Les Anichinabés de Lac-Simon déplorent plutôt être mis devant le fait accompli. Par exemple, quand les caribous ont été mis en enclos en mars 2020, la communauté a dû sortir les souffleuses pour trouver du lichen
, raconte M. Brazeau. C’était broche à foin.

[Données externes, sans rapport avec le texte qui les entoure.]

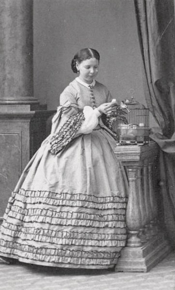 Александра Фёдоровна Грпббе, ур. Орлова-Денисова (1837—1892)
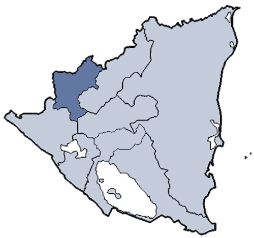 Mappa della diocesi cattolica di Esteli, in Nicaragua. Lavoro personale eseguito a partire da questa immagine di Commons. Fonte per i confini delle diocesi: Categoria:Chiesa cattolica in Nicaragua
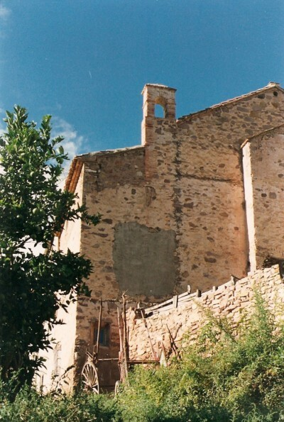 Iglesia de Segart por detrás
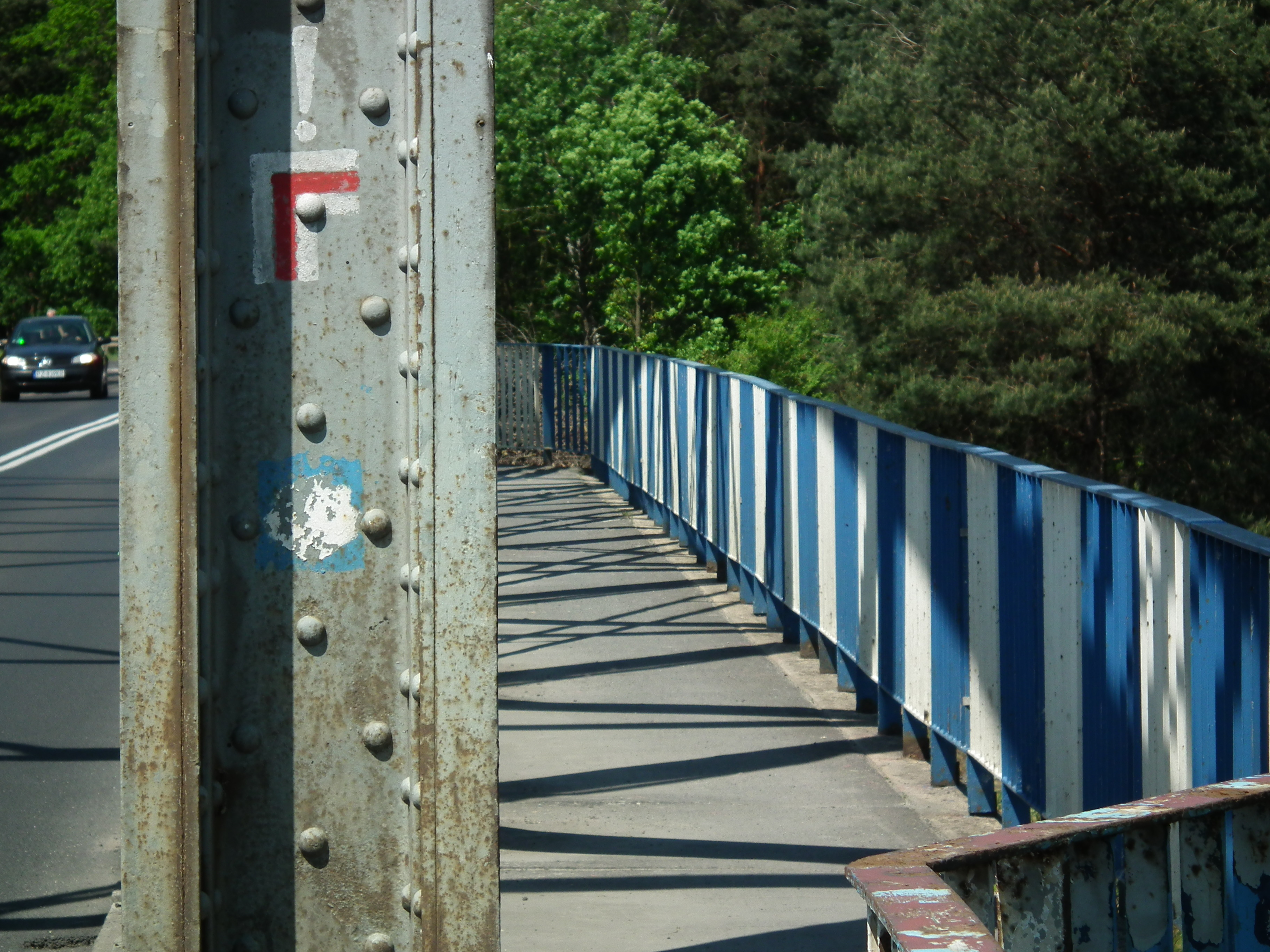 Most na Warcie w Rogalinku.
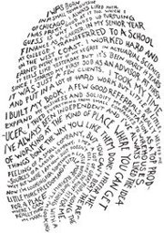 Fingerprint in art
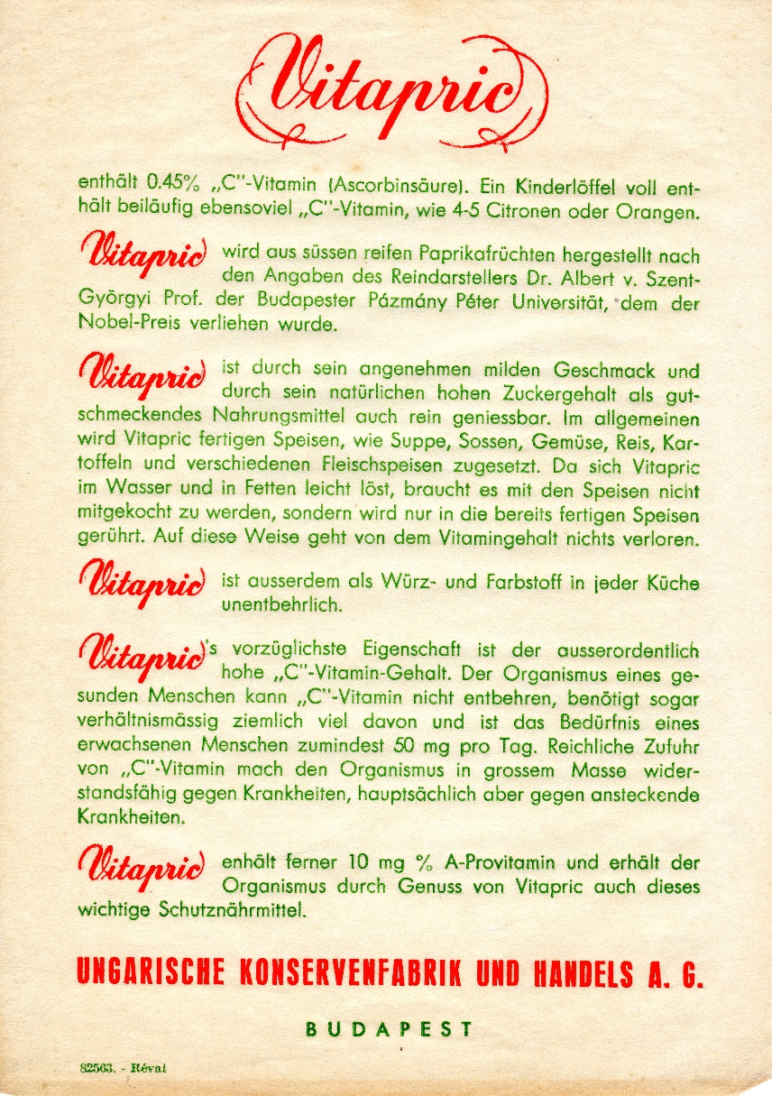 Vitapric ajánló németül
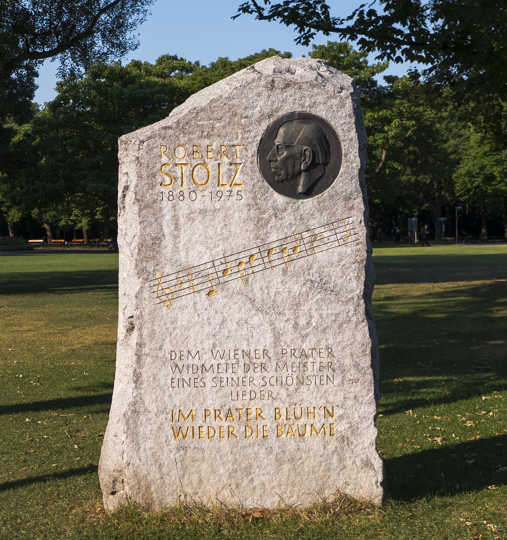 Robert-Stolz-Denkmal auf der Kaiserwiese in Wien 2
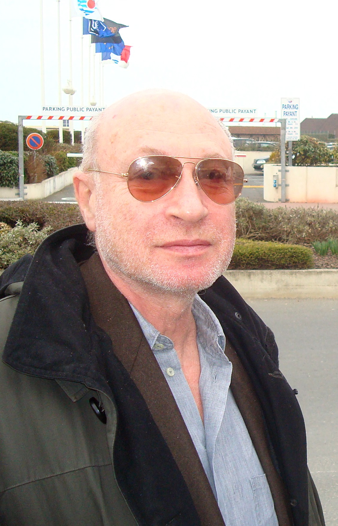 Le réalisateur français Pascal Bonitzer au festival du film asiatique de Deauville, en 2010.
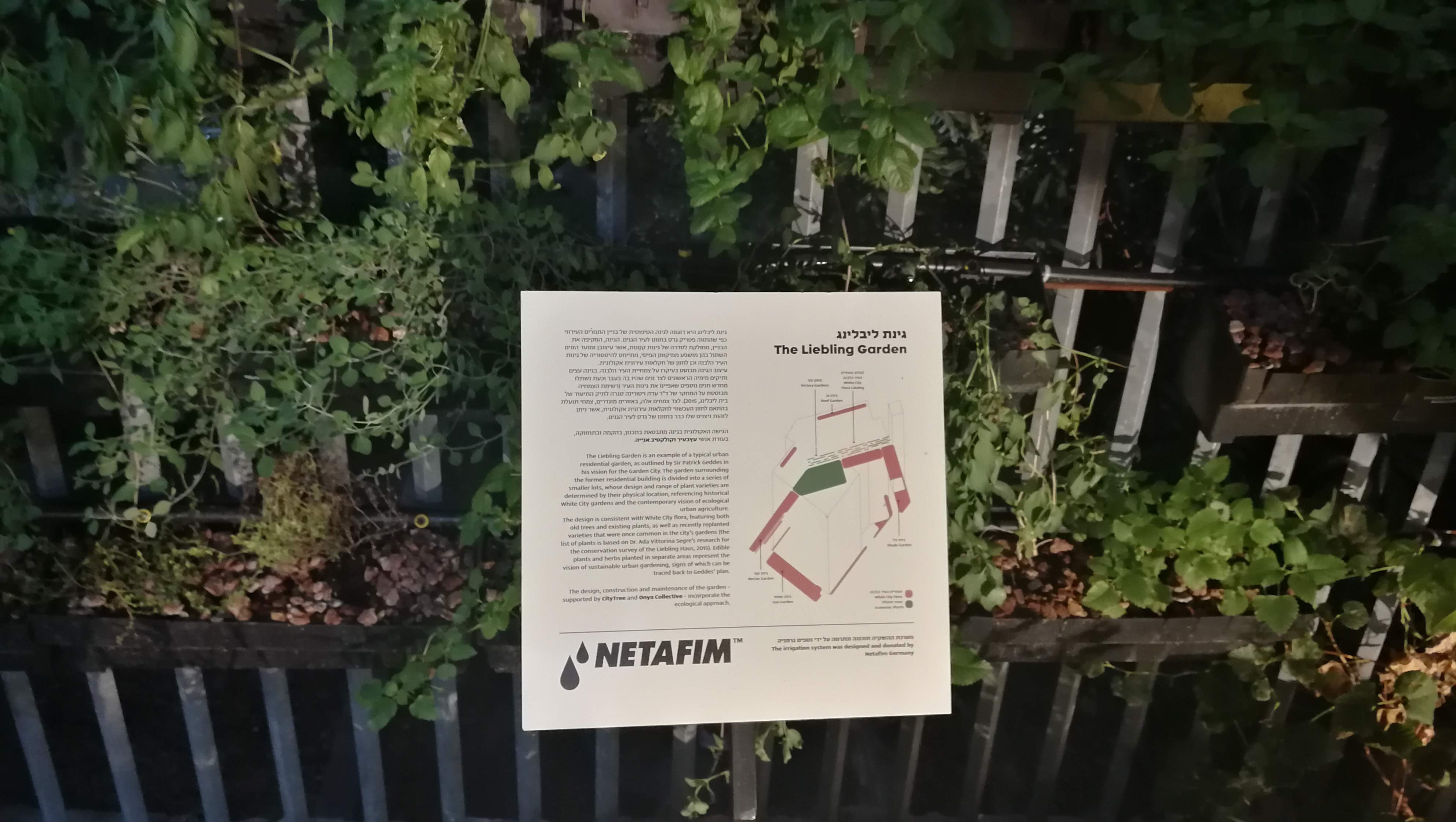 גינה משותפת בבית מקס ליבלינג, מרכז העיר הלבנה, בניין מודרניסטי בסגנון באוהאוס בעל משמעות אדריכלית. הבית ממוקם ברחוב אידלסון 29, תל אביב. תוכנן על ידי האדריכל דב כרמי ונבנה בשנת 1936.
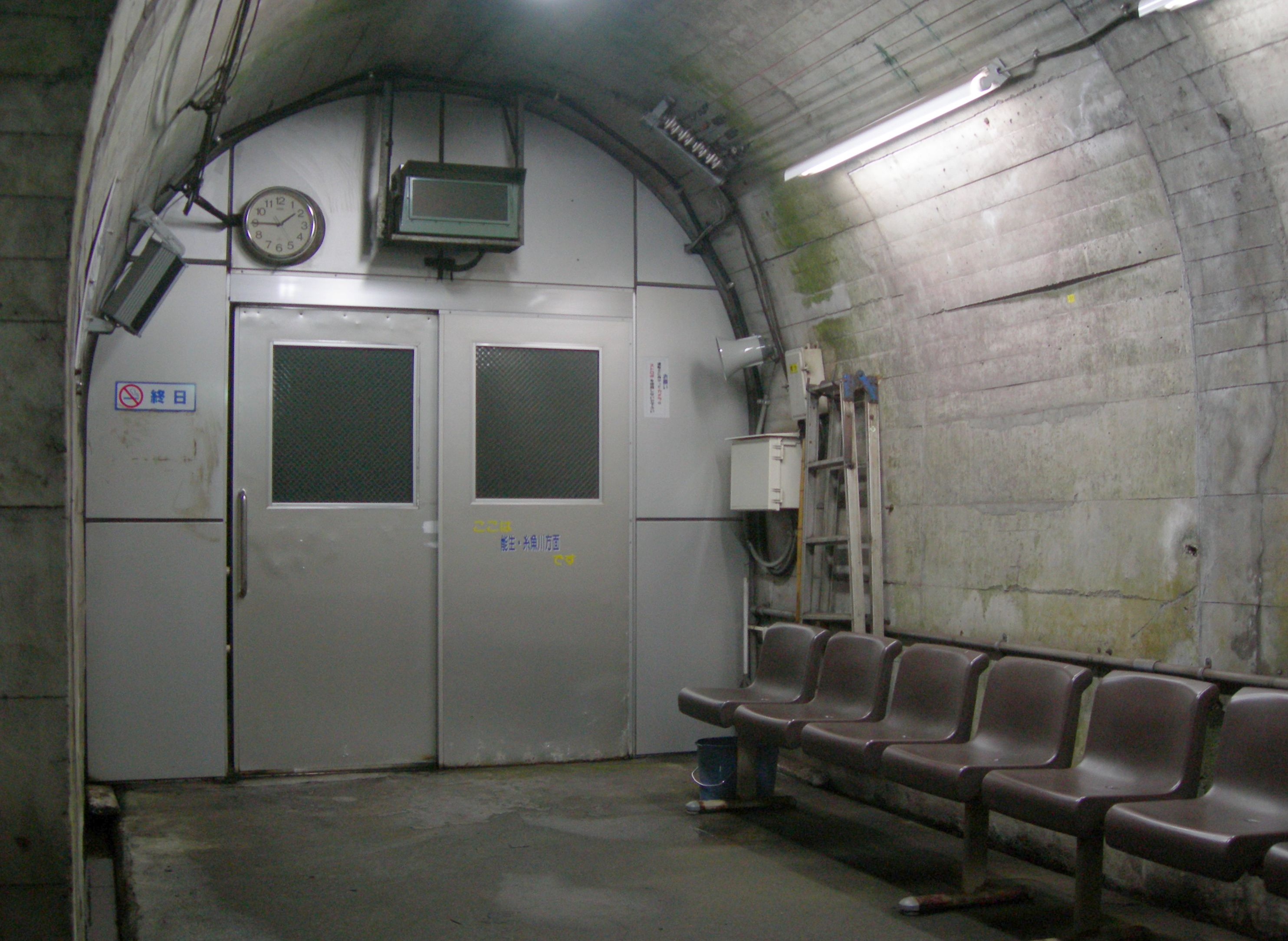 筒石駅の上りホームの待合室
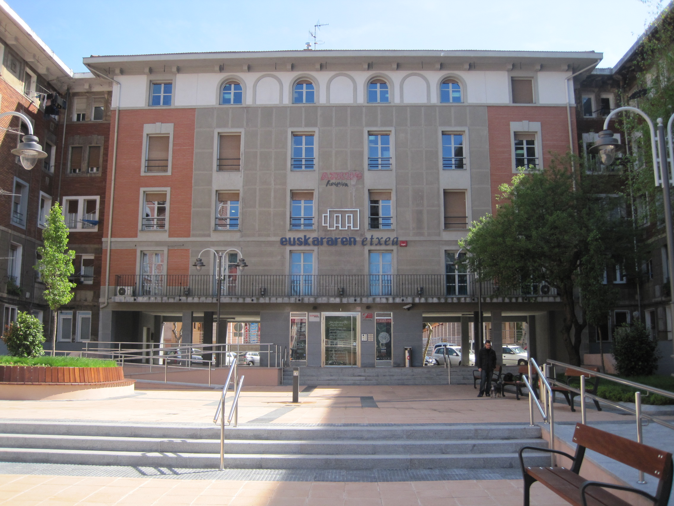 Euskararen Etxea Bilboko San Inazio auzoan dago, Lehendakari Agirre kalearen ondoan dagoen Agoitz Plazan.
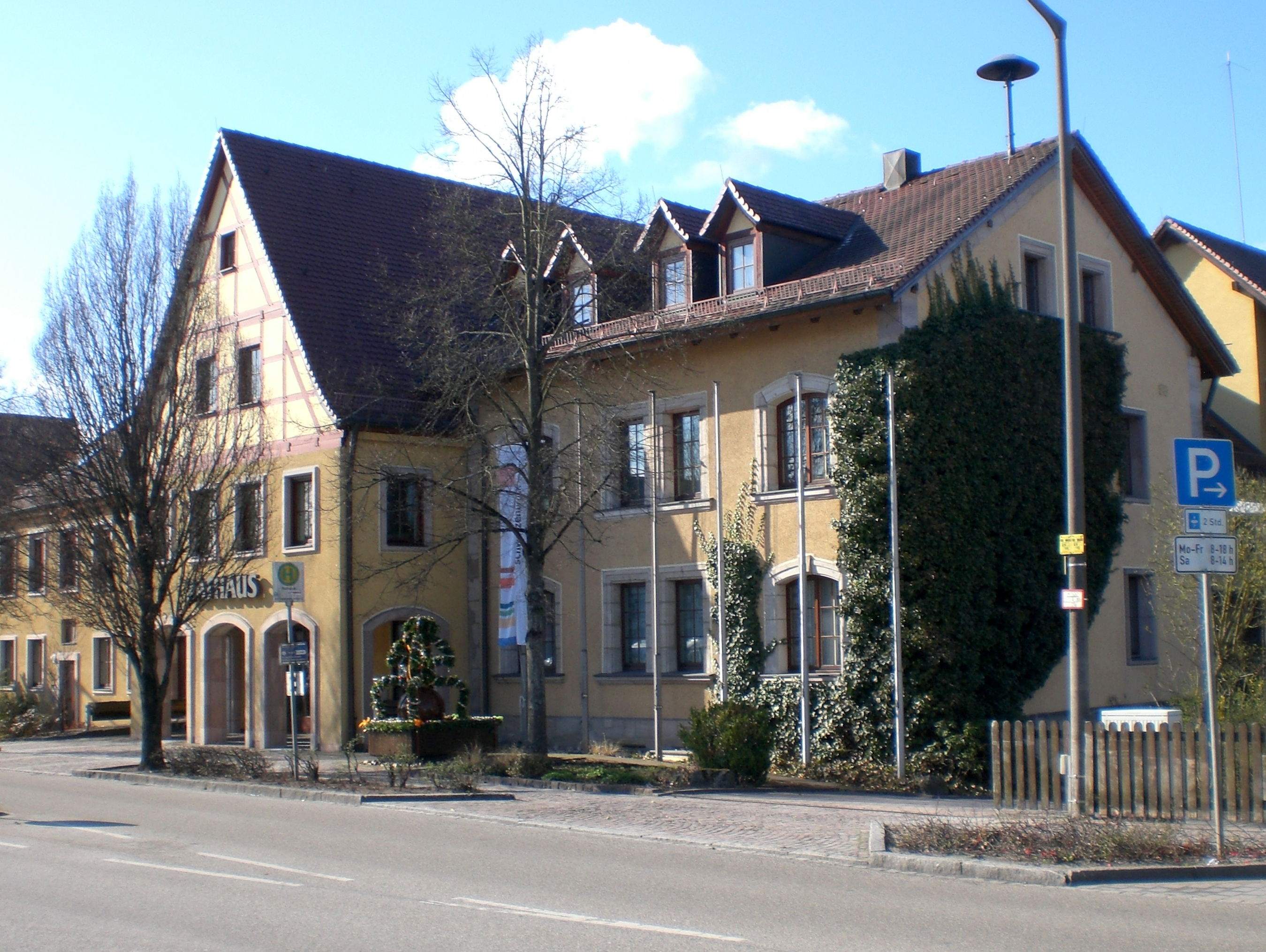 Rathaus Ochenbruck, Schwarzenbruck
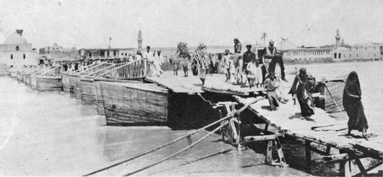 Baghdad, Iraq

Des caribous s’alimentant dans une mangeoire de l’enclos à Val-d’Or. Source photo: Andréanne Lord, Lac Simon
Le ministère assure aussi que la nation huronne-wendat est mise à contribution en ce qui concerne la harde de Charlevoix, notamment pour la récolte de lichen. La communauté est pressentie pour l’opération de capture et aussi de battue dans l’enclos pour voir s’il y a des prédateurs
.
Toutefois, déjà en novembre dernier, le grand chef de la nation, Rémy Vincent, faisait part de son mécontentement sur le sujet. Il affirmait ne pas avoir été consulté pour l’enclos et n’écartait pas un recours aux tribunaux pour faire valoir les droits de sa communauté.
Les communautés innues d’Essipit, sur la Côte-Nord, et de Mashteuiatsh, au Lac-Saint-Jean, ont déjà menacé de recourir aux tribunaux si Québec ne prend pas de mesures concrètes pour protéger le caribou forestier.